Sunday, October 04, 2015

In the garden -- diggin' it

My garden is happy.
It's producing like crazy.
Tomatoes, carrots, peppers, pumpkins,
 squash, potatoes, basil, parsley, and some late lettuce.

I have noticed these last couple of years that my raised beds seem to dry out more in mid-summer and don't seem as productive as my in-the-ground gardens used to be.  So I decided to till a little patch this past week right next to the raised beds, then I filled them up with some yard mulch -- grass clippings and leaves.  I also intend to put some rotted alfalfa hay there and let the worms and bugs go to work on it, building up the soil there.  Next year I'll plant and see what happens.

 What I really want to do is dump half of the raised beds and till them under too, but I might only get one of my boxes dumped.  It would be a good experiment to see the difference in gardening next year.  I do have an in-the-ground garden on the sidehill next to my fenced-in garden and it really does great.  Weeding might be more of a problem, but I will deep mulch and that should really help a lot.

Have you heard of Ruth Stout?  She's an old-time gardener who was a big believer in deep mulch gardening.  She never tilled or added manure or fertilizers.  She just kept piling on old hay mulch year after year and let the bugs do the digging and fertilizing.  She called it Lazy Gardening, but I call it smart!  She wrote a couple books about gardening without the work, and there are a few articles and videos about her methods.  Here is an excellent article in Mother Earth News about her.  And here is a sweet video of Ruth telling about her gardening in her own words.  Ruth lived into her nineties and did all of her own gardening.

I took up the deep mulch, no-till method of planting potatoes a few years ago, and I can testify that it does work!  I rarely even water the potato patch and it produces more than we can eat.  I've used straw in the past, but I think this fall I am going to add a layer of old, moldy alfalfa hay to it.  I think it will be healthier for the ground and add more nutrients to it.  

 I just had to show you this beautiful plant that has climbed my garden fence.  It's a Hyacinth Bean Vine.  Kathie from A Sparrow's Home sent them to me a few years back.  I had tried planting them a time or two, but they never grew.  This year, I found the calico pouch with a few more seeds in it and decided to try once more.  And here they are!  Beautiful, purple-y blossoms with deep purple pods.  I think the beans are mostly ornamental, and I've read that the raw pods are poisonous, but I've also read that if you cook them well, you can eat them.  I just think they are beautiful and don't plan on eating them.  I hope that they might reseed and come up again next spring.  Thank you for the lovely gift, Kathie!  I think of you when I see them.

I can't quit bragging about my geraniums.  I love a pot or a bucket of geraniums on the front porch, and I've grown them every year that we've lived in this house.  There's just something about a bright red geranium that says, "Welcome home!"  At least that's how I feel about them.  The two pots I have are having a second flush and are in full blossom.  I'm so glad it hasn't frosted here yet because the flowers and veggie patches are doing remarkably well, even this late in the growing season.  Every once in a while God gives us the gift of a long summer.  I'm grateful!


  1. My grandmother always had bright red geraniums on the windowsills of her classrooms.
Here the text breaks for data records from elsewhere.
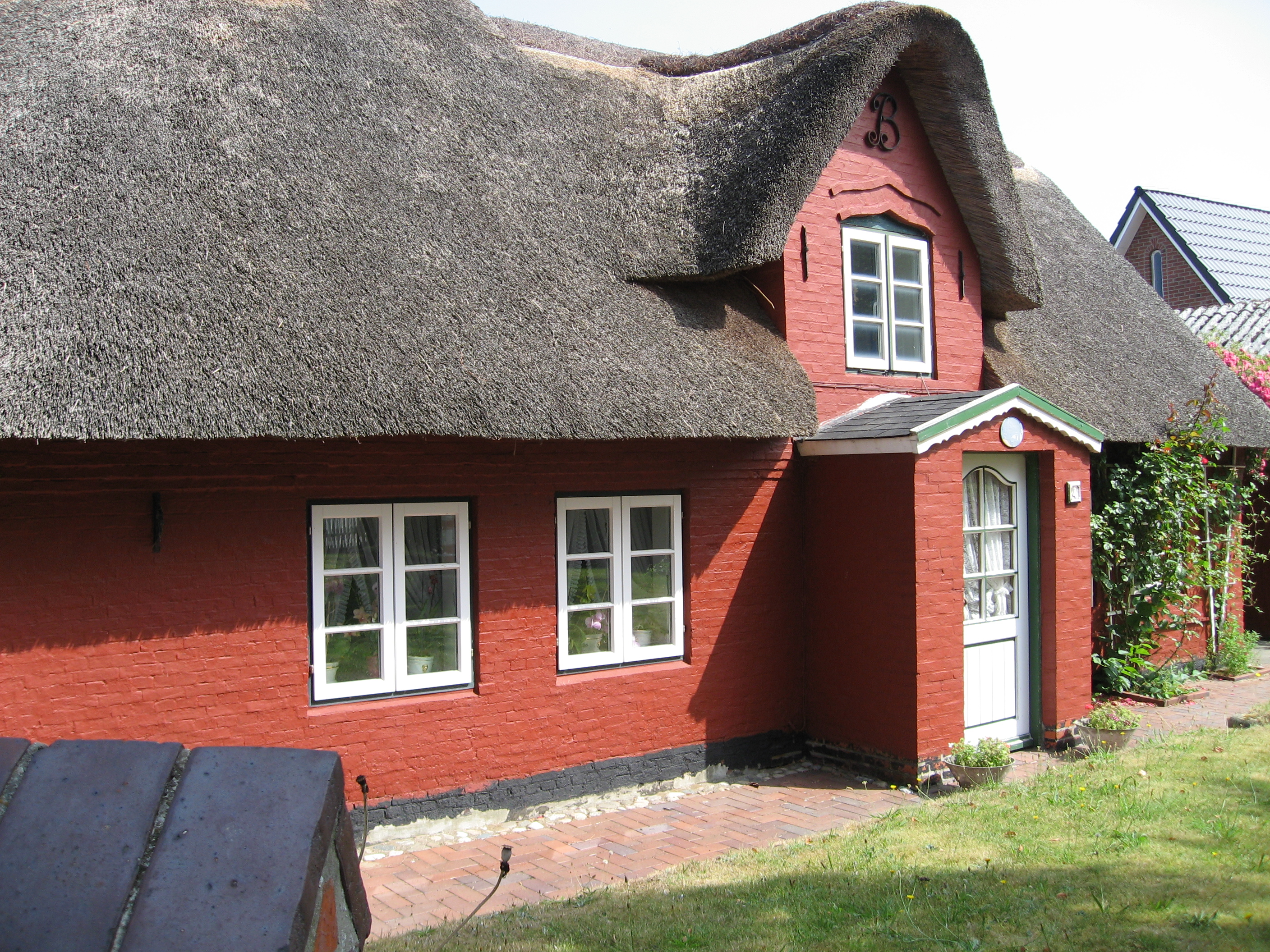 Amrum, Norddorf, friesische Architektur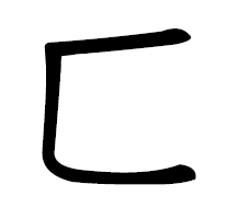 фочжуинь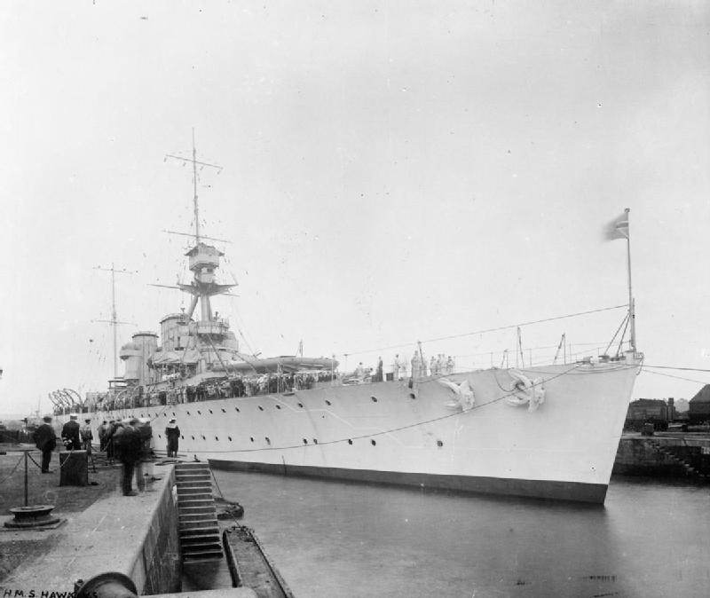 HMS HAWKINS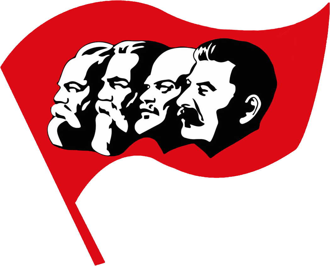 Representación de Marx, Engels, Lenin y Stalin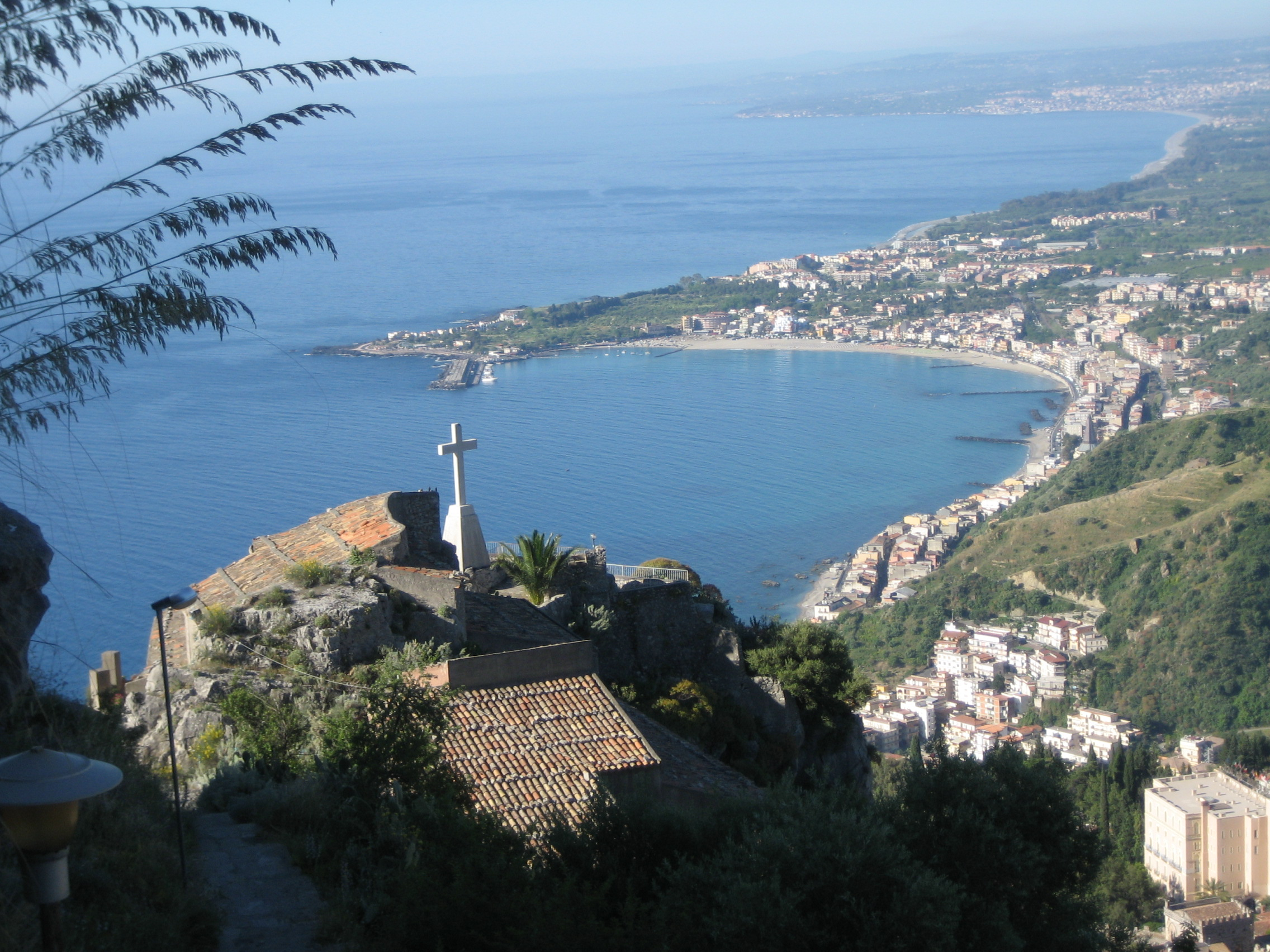 Giardini-Naxos-from-Taormina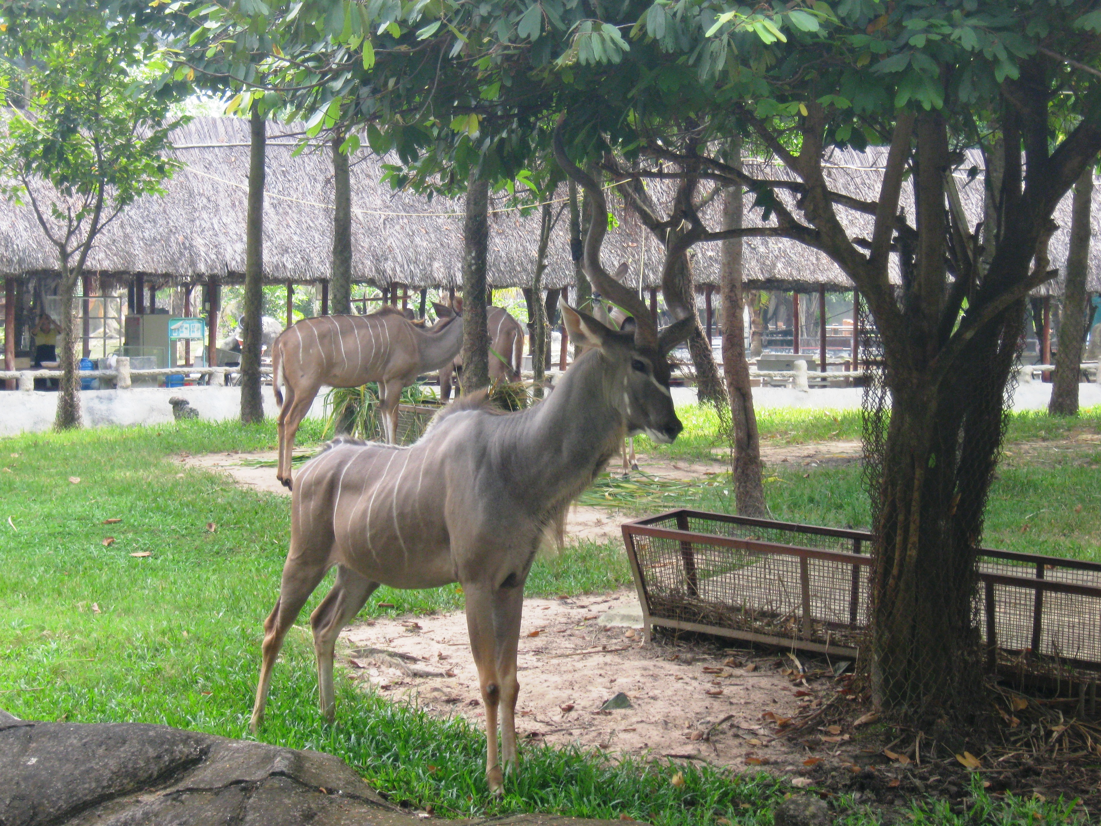 Linh dương sừng xoắn (greate kudu - traghelaplus strepsiceros) thường sống ở Nam Châu Phi. Hiện con vật được nuôi trong khu Lạc Cảnh Đại Nam Văn Hiến (Bình Dương, Việt Nam).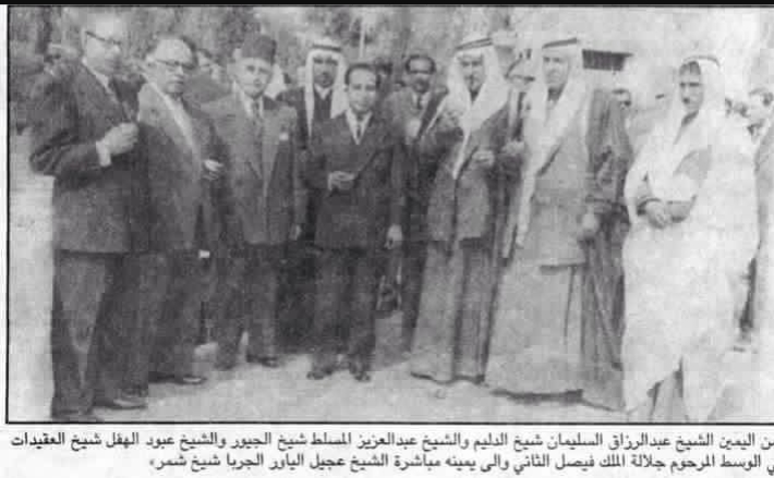 ملك العراق فيصل الثاني مع شيوخ القبائل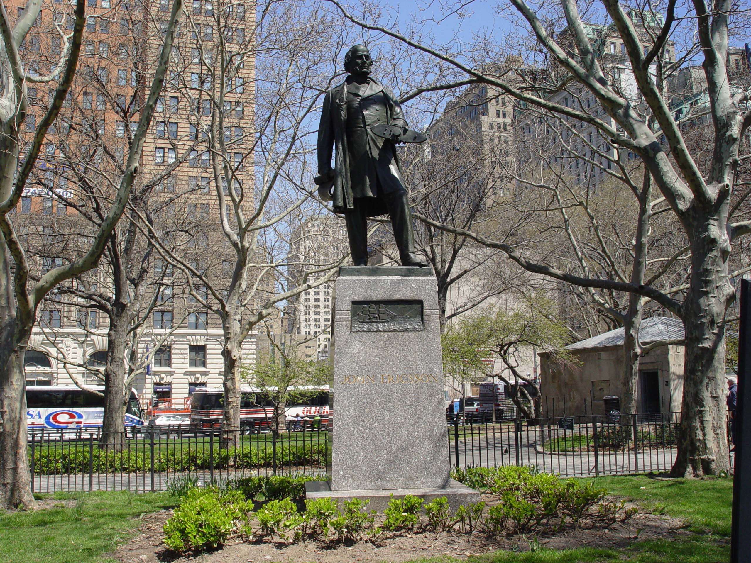 Fotografiert von Martin Dürrschnabel John Ericsson Denkmal im Battery Park in New York City.

Such good memories. I always take what I have tossed in my compost bins and till them into the gardens in the fall. I don't care if the stuff is completely broke down or not. I just put it in there. I'm glad you said something about the beans. I need to look and see what kind I planted. I made breeches with mine and had planned on putting them in the crockpot, but maybe I shouldn't. Your garden looks so nice. Thanks for sharing the ideas.

  2. I've always wanted geraniums in pots, and I don't know why I haven't grown them. Maybe next year! Our garden is such a mess; it got so neglected this summer (except for the tomatoes). We are planning on rebuilding the beds this fall, and we'll put lots of leaves and compost on them. I've read that tilling is actually destructive to the soil. I like lazy gardening, too! Too lazy this summer, tho ...


  3. I think I've seen a video about Ruth Stout. I'll check out your link. God has given us a long summer. I'm grateful, too! Your garden is doing great!

  4. I loved the Ruth Stout video on Youtube.
    I agree with you about geraniums. Mine are making a nice little come back!
    Your garden looks great, Jody!

  5. If the garden is happy, we are happy :-)

  6. I used to read Ruth Stout - I think in Organic Gardening magazine as well as Mother Earth News, and I love hearing about your success with deep mulch on your potatoes. I am strongly considering making my front yard into a vegetable garden next year, instead of planting more ornamentals, and maybe if I do it right I could even grow some potatoes. I will have two 4x8 boxes in the back yard, but I'm a little worried that that might not be enough for me, especially if I do get my greenhouse set up before springtime....

    That bean vine is lovely! It reminds me of the perennial Painted Lady bean that I grew for several years, and may try again. One more idea to throw into the mix!